- Opening Delimiter -

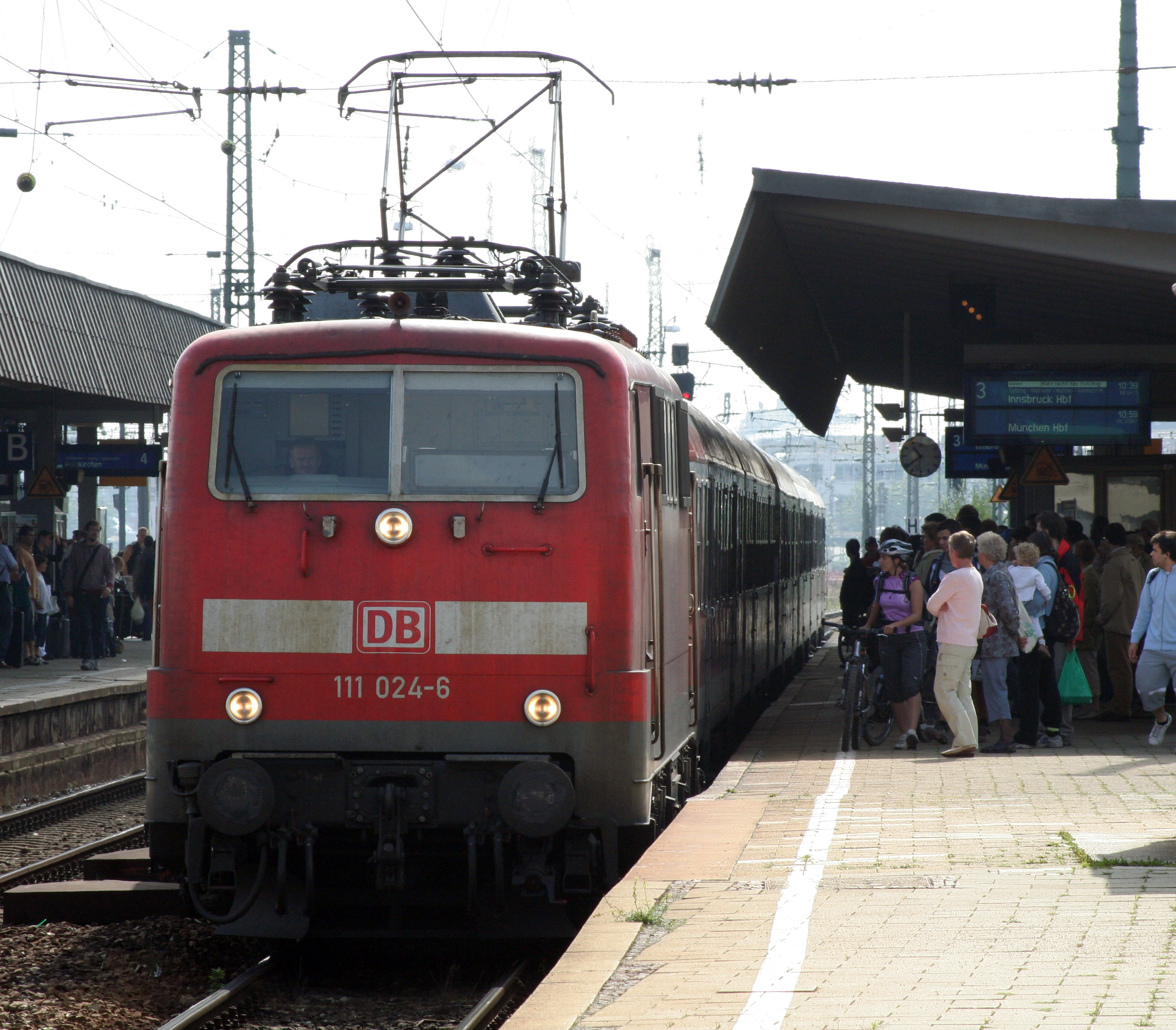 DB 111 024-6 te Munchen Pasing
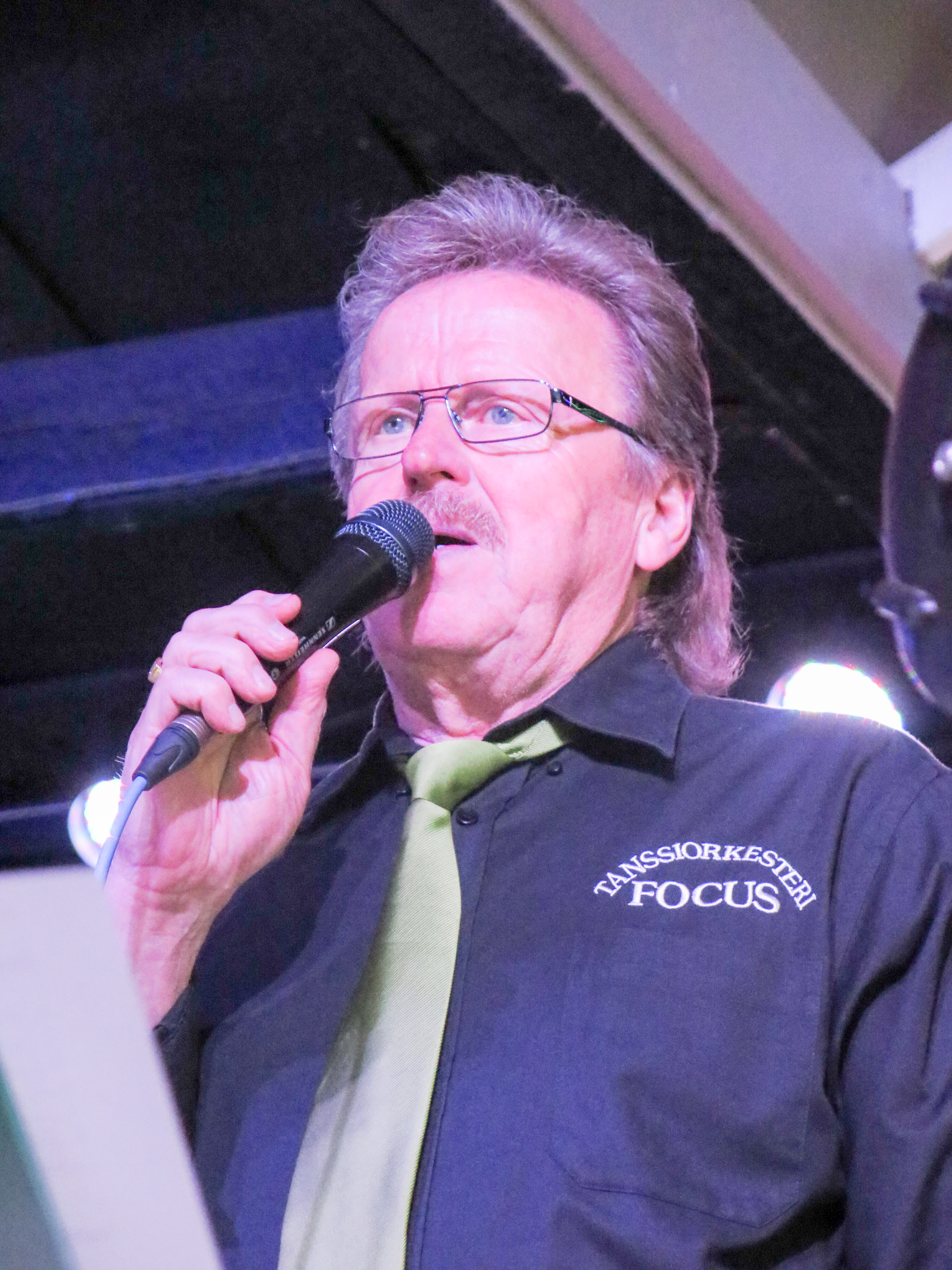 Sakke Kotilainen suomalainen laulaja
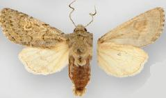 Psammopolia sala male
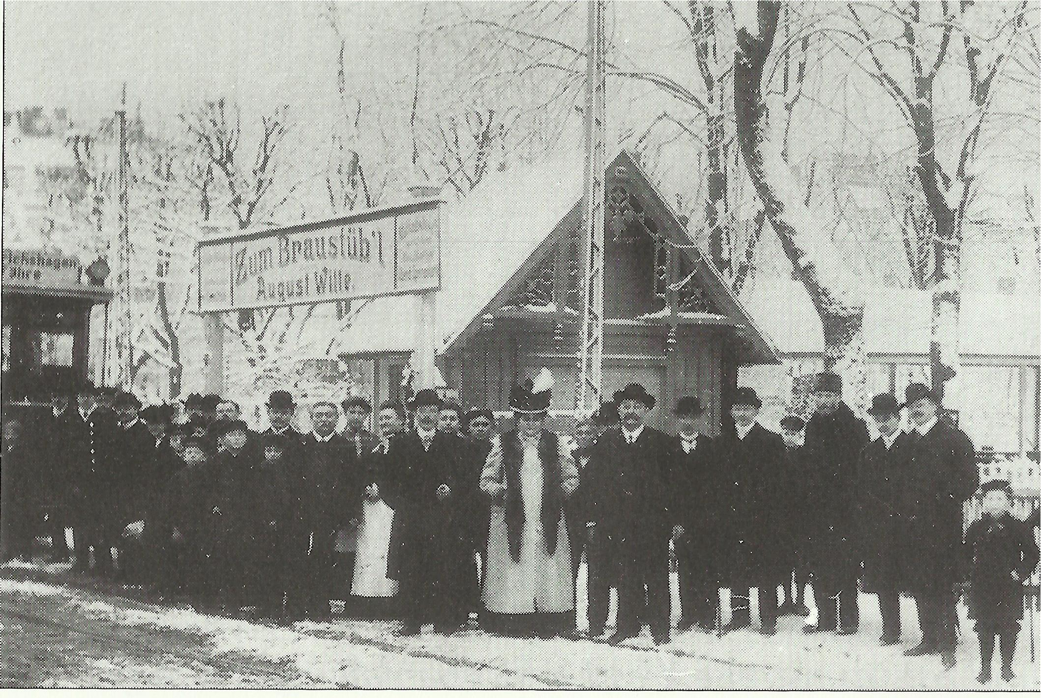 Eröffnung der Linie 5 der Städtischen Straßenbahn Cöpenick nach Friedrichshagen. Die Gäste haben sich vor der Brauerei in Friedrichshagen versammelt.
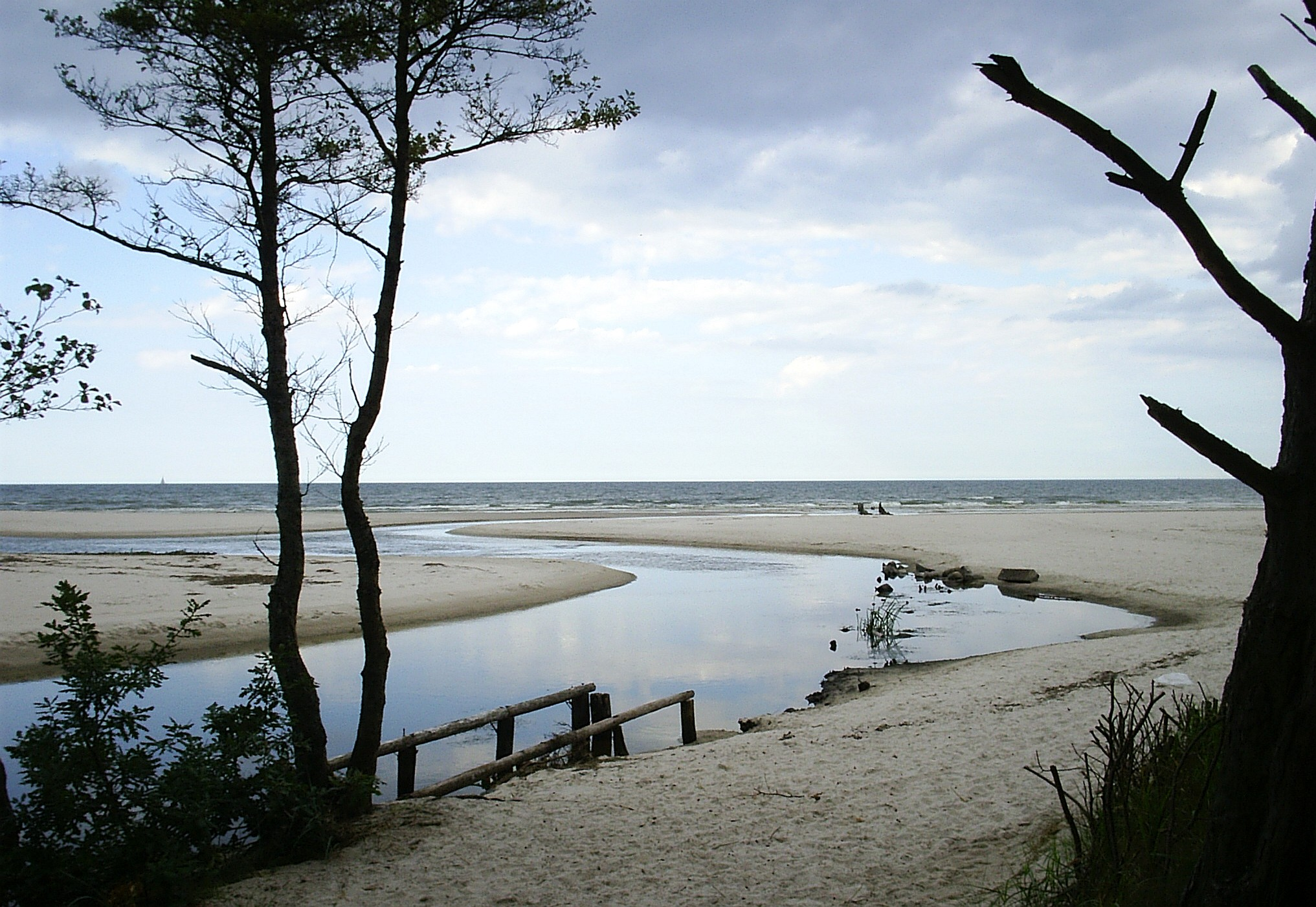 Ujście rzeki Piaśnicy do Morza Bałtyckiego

- Closing Delimiter -

Problem statement: Print every line of the data exactly. Pictures do not belong in the copy.

Reply:
 DB 111 024-6 te Munchen Pasing
 Sakke Kotilainen suomalainen laulaja
 Psammopolia sala male
 Eröffnung der Linie 5 der Städtischen Straßenbahn Cöpenick nach Friedrichshagen. Die Gäste haben sich vor der Brauerei in Friedrichshagen versammelt.
 Ujście rzeki Piaśnicy do Morza Bałtyckiego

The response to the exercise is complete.